Records contained in a dataset:
..............................
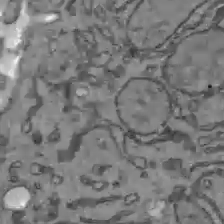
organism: C57BL Mouse
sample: Liver
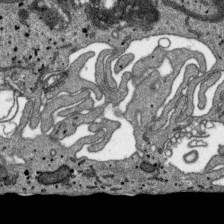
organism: Human
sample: Lung epithelial cells, uninfected (mock) control
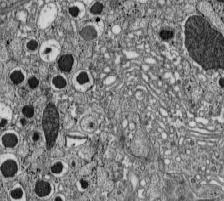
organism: C57BL Mouse
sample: Pancreatic islet
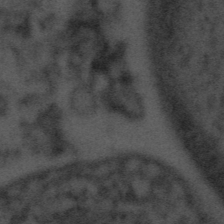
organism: Tuwongella immobilis
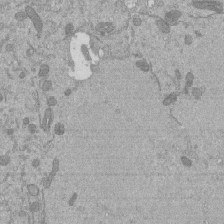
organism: Mouse
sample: ED-1 cell nuclei; centrioles
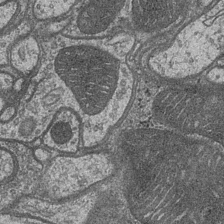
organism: Drosophila
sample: Optic medulla
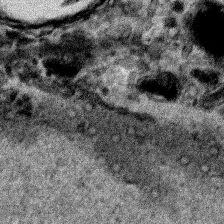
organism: Human
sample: Mitochondria in HCT116 cells
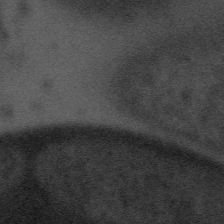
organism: Tuwongella immobilis
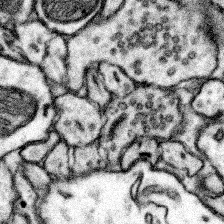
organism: Mouse
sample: Somatosensory cortex neuropil
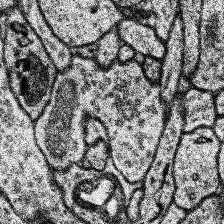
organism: Human
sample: Temporal Lobe
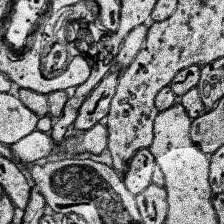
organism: Human
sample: Temporal Lobe
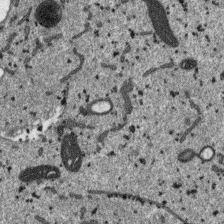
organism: Human
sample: Lung epithelial cells infected with SARS-CoV-2
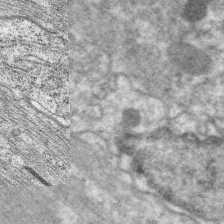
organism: C. elegans
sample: Pharynx
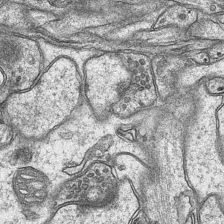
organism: Mouse
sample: CA1 Hippocampus
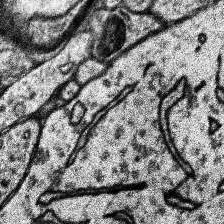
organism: Human
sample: Temporal Lobe
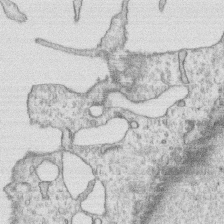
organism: Human
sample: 1205lu cells
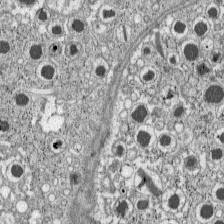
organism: C57BL Mouse
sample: Pancreatic islet
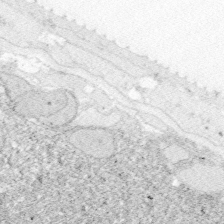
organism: Zebrafish
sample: Whole-Brain
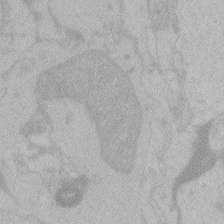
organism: Zebrafish
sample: Macrophage infected with Toxoplasma gondii
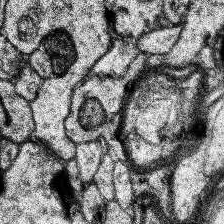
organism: Human
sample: Temporal Lobe
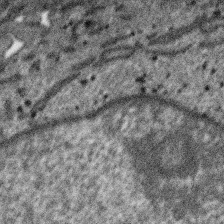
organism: Human
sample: Lung epithelial cells infected with SARS-CoV-2
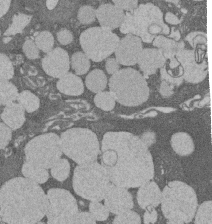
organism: Rat
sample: Salivary granule
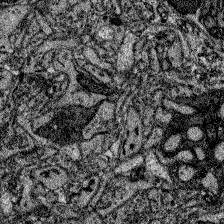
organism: Zebrafish
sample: Larval olfactory bulb
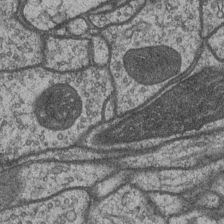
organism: Drosophila
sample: Optic medulla
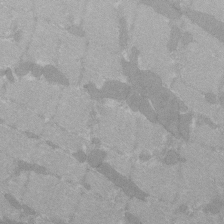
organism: C57BL Mouse
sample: Tibialis anterior muscle cell
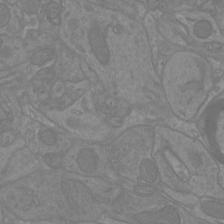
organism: Mouse
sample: Cortical neurons
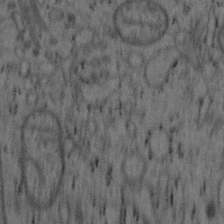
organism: Human
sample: HeLa cells
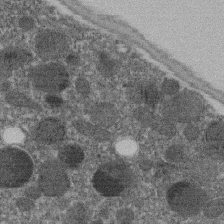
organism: C. elegans
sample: C. elegans embryo early stage
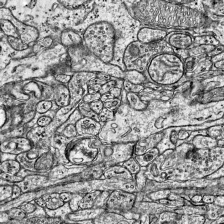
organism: Mouse
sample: Visual Cortex
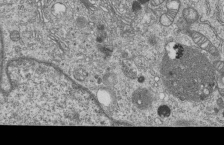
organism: Human
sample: MDA-MB-231 cells
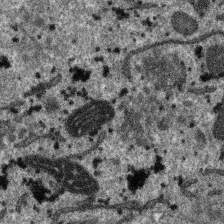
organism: Human
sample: Lung epithelial cells infected with SARS-CoV-2
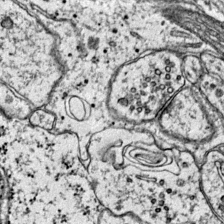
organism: Mouse
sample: Primary visual cortex
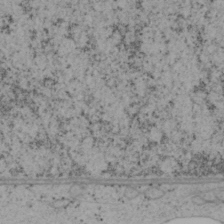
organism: Human
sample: HeLa cells
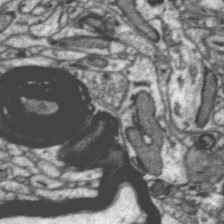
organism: Zebra finch
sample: Brain
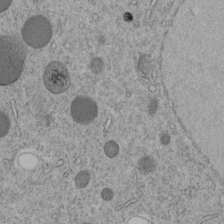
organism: C. elegans
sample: C. elegans embryo early stage
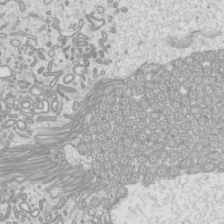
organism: Mouse
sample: Cilia; mouse epididymis
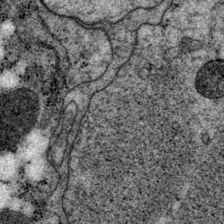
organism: P. pacificus
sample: Pharynx
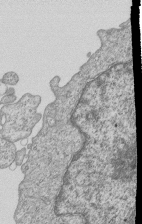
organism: Human
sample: MDA-MB-231 cells
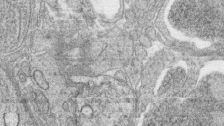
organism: Zebrafish
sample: synaptic ribbons in rod cells and cone cells
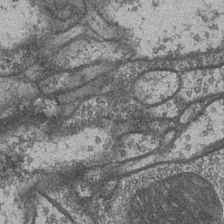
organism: Drosophila
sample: Optic medulla
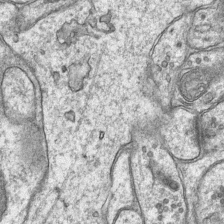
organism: Mouse
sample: CA1 Hippocampus
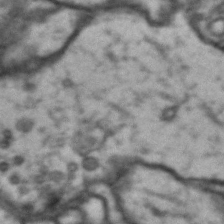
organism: Drosophila
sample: Brain
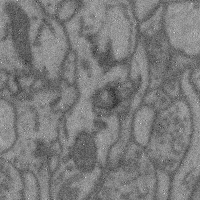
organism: Mouse
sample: Cerebral cortex
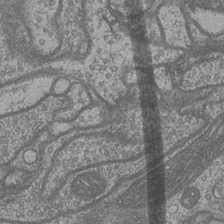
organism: Drosophila
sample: Optic medulla
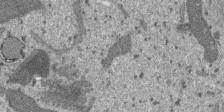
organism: Human
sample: Lung epithelial cells infected with SARS-CoV-2
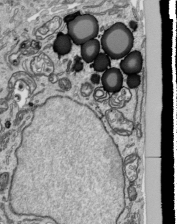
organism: Human
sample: Mitochondria in HCT116 cells
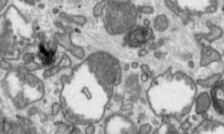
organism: Toxoplasma gondii
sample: Parasites in a vacuole inside a host cell
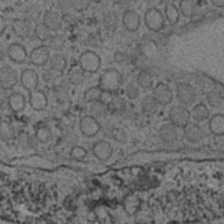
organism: C. elegans
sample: C. elegans embryo
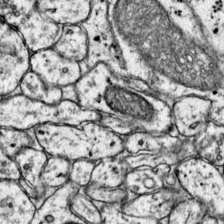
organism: Mouse
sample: Primary visual cortex
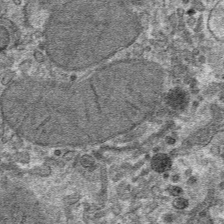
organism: Mouse
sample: Mouse hepatocytes
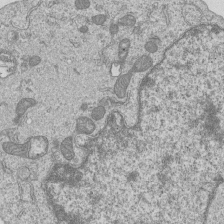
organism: Human
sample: MDA-MB-231 cells
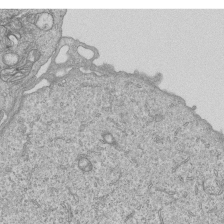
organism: Human
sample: MDA-MB-231 cells
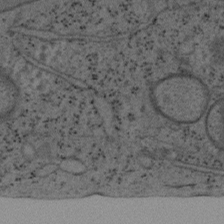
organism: Human
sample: HeLa cells
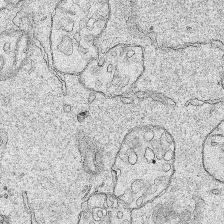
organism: Human
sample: Mitochondria in HCT116 cells
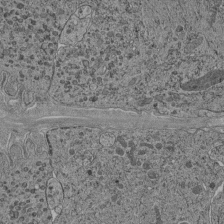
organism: C. elegans
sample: C. elegans pharynx
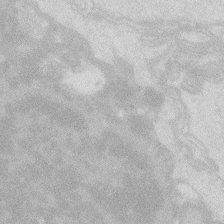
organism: Zebrafish
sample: Macrophage
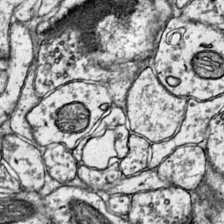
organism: Mouse
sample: Primary visual cortex
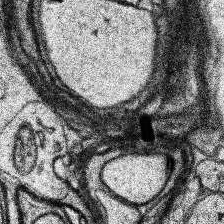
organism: Human
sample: Temporal Lobe
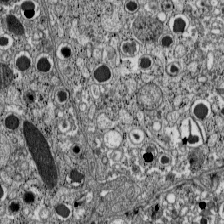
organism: C57BL Mouse
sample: Pancreatic islet
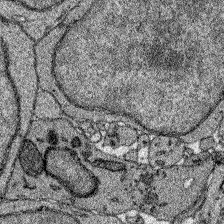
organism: Zebrafish
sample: Larval olfactory bulb
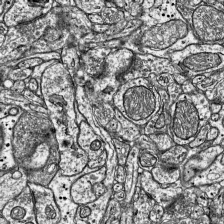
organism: Mouse
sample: Visual Cortex
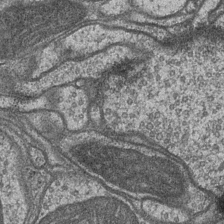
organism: Drosophila
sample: Optic medulla
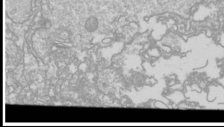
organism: Drosophila
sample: Cell division; meiosis; drosophila spermatocytes
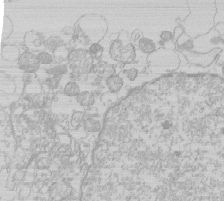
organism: Human
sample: Macrophage cells
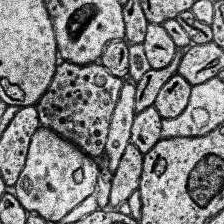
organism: Human
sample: Temporal Lobe
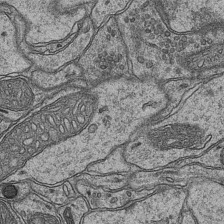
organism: Mouse
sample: CA1 Hippocampus
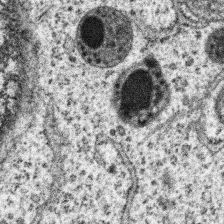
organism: Human
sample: HeLa cells
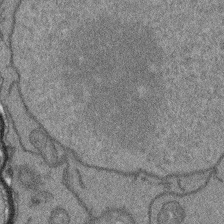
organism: Arabidopsis thaliana
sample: Root tip
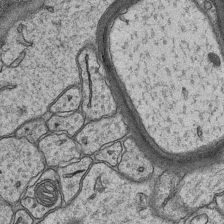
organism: Mouse
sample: CA1 Hippocampus
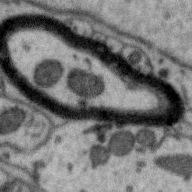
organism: Zebra finch
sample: Brain
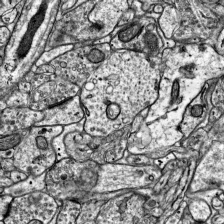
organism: Mouse
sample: Visual Cortex
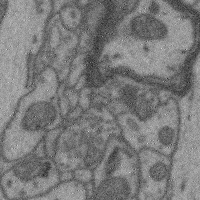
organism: Mouse
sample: Cerebral cortex
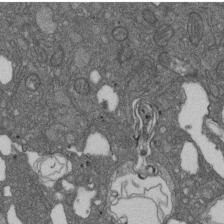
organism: Drosophila
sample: Nephrocyte
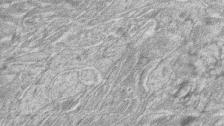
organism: Zebrafish
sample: synaptic ribbons in rod cells and cone cells
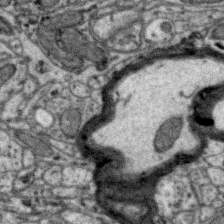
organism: Zebra finch
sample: Brain
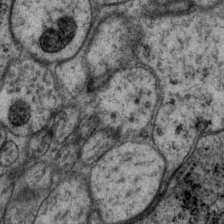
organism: P. pacificus
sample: Pharynx
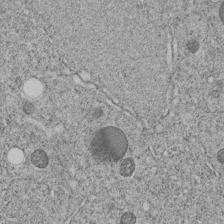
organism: C. elegans
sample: C. elegans embryo early stage
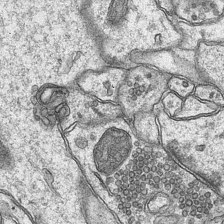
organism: Mouse
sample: CA1 Hippocampus
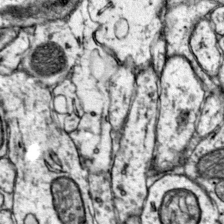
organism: Mouse
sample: Primary visual cortex
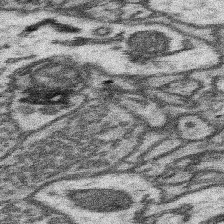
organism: Mouse
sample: Somatosensory cortex neuropil
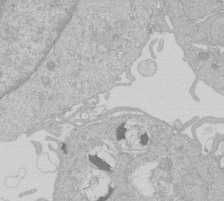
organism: Human
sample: Macrophage cells
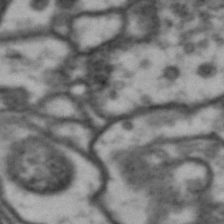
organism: Drosophila
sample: Brain
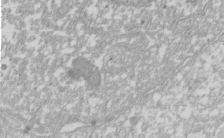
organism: Xenopus
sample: Cilia; centrioles in frog embryo cells
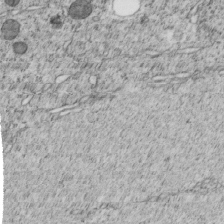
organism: C. elegans
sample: C. elegans embryo early stage
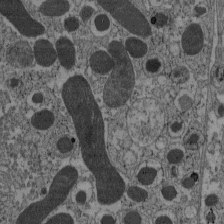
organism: C57BL Mouse
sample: Pancreatic islet
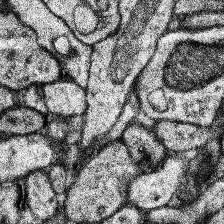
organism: Human
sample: Temporal Lobe
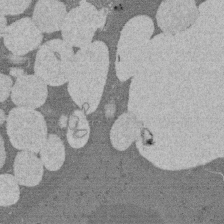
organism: Rat
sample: Salivary granule
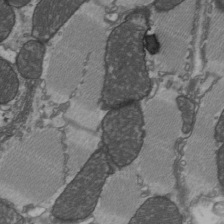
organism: C57BL Mouse
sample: Heart
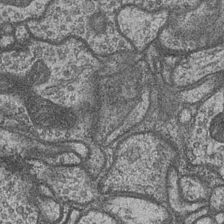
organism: Drosophila
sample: Optic medulla
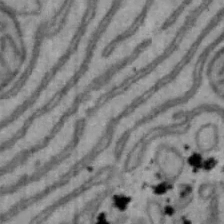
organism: Mouse
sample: Liver
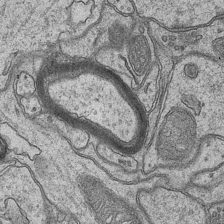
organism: Mouse
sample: CA1 Hippocampus
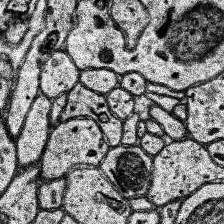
..............................
» **TASK DETAILS**:
In your copy of the records above, include no pictures and match every line exactly.

» **EXERCISE RESPONSE**:
organism: C57BL Mouse
sample: Liver
organism: Human
sample: Lung epithelial cells, uninfected (mock) control
organism: C57BL Mouse
sample: Pancreatic islet
organism: Tuwongella immobilis
organism: Mouse
sample: ED-1 cell nuclei; centrioles
organism: Drosophila
sample: Optic medulla
organism: Human
sample: Mitochondria in HCT116 cells
organism: Tuwongella immobilis
organism: Mouse
sample: Somatosensory cortex neuropil
organism: Human
sample: Temporal Lobe
organism: Human
sample: Temporal Lobe
organism: Human
sample: Lung epithelial cells infected with SARS-CoV-2
organism: C. elegans
sample: Pharynx
organism: Mouse
sample: CA1 Hippocampus
organism: Human
sample: Temporal Lobe
organism: Human
sample: 1205lu cells
organism: C57BL Mouse
sample: Pancreatic islet
organism: Zebrafish
sample: Whole-Brain
organism: Zebrafish
sample: Macrophage infected with Toxoplasma gondii
organism: Human
sample: Temporal Lobe
organism: Human
sample: Lung epithelial cells infected with SARS-CoV-2
organism: Rat
sample: Salivary granule
organism: Zebrafish
sample: Larval olfactory bulb
organism: Drosophila
sample: Optic medulla
organism: C57BL Mouse
sample: Tibialis anterior muscle cell
organism: Mouse
sample: Cortical neurons
organism: Human
sample: HeLa cells
organism: C. elegans
sample: C. elegans embryo early stage
organism: Mouse
sample: Visual Cortex
organism: Human
sample: MDA-MB-231 cells
organism: Human
sample: Lung epithelial cells infected with SARS-CoV-2
organism: Mouse
sample: Primary visual cortex
organism: Human
sample: HeLa cells
organism: Zebra finch
sample: Brain
organism: C. elegans
sample: C. elegans embryo early stage
organism: Mouse
sample: Cilia; mouse epididymis
organism: P. pacificus
sample: Pharynx
organism: Human
sample: MDA-MB-231 cells
organism: Zebrafish
sample: synaptic ribbons in rod cells and cone cells
organism: Drosophila
sample: Optic medulla
organism: Mouse
sample: CA1 Hippocampus
organism: Drosophila
sample: Brain
organism: Mouse
sample: Cerebral cortex
organism: Drosophila
sample: Optic medulla
organism: Human
sample: Lung epithelial cells infected with SARS-CoV-2
organism: Human
sample: Mitochondria in HCT116 cells
organism: Toxoplasma gondii
sample: Parasites in a vacuole inside a host cell
organism: C. elegans
sample: C. elegans embryo
organism: Mouse
sample: Primary visual cortex
organism: Mouse
sample: Mouse hepatocytes
organism: Human
sample: MDA-MB-231 cells
organism: Human
sample: MDA-MB-231 cells
organism: Human
sample: HeLa cells
organism: Human
sample: Mitochondria in HCT116 cells
organism: C. elegans
sample: C. elegans pharynx
organism: Zebrafish
sample: Macrophage
organism: Mouse
sample: Primary visual cortex
organism: Human
sample: Temporal Lobe
organism: C57BL Mouse
sample: Pancreatic islet
organism: Zebrafish
sample: Larval olfactory bulb
organism: Mouse
sample: Visual Cortex
organism: Drosophila
sample: Optic medulla
organism: Drosophila
sample: Cell division; meiosis; drosophila spermatocytes
organism: Human
sample: Macrophage cells
organism: Human
sample: Temporal Lobe
organism: Mouse
sample: CA1 Hippocampus
organism: Human
sample: HeLa cells
organism: Arabidopsis thaliana
sample: Root tip
organism: Mouse
sample: CA1 Hippocampus
organism: Zebra finch
sample: Brain
organism: Mouse
sample: Visual Cortex
organism: Mouse
sample: Cerebral cortex
organism: Drosophila
sample: Nephrocyte
organism: Zebrafish
sample: synaptic ribbons in rod cells and cone cells
organism: Zebra finch
sample: Brain
organism: P. pacificus
sample: Pharynx
organism: C. elegans
sample: C. elegans embryo early stage
organism: Mouse
sample: CA1 Hippocampus
organism: Mouse
sample: Primary visual cortex
organism: Mouse
sample: Somatosensory cortex neuropil
organism: Human
sample: Macrophage cells
organism: Drosophila
sample: Brain
organism: Xenopus
sample: Cilia; centrioles in frog embryo cells
organism: C. elegans
sample: C. elegans embryo early stage
organism: C57BL Mouse
sample: Pancreatic islet
organism: Human
sample: Temporal Lobe
organism: Rat
sample: Salivary granule
organism: C57BL Mouse
sample: Heart
organism: Drosophila
sample: Optic medulla
organism: Mouse
sample: Liver
organism: Mouse
sample: CA1 Hippocampus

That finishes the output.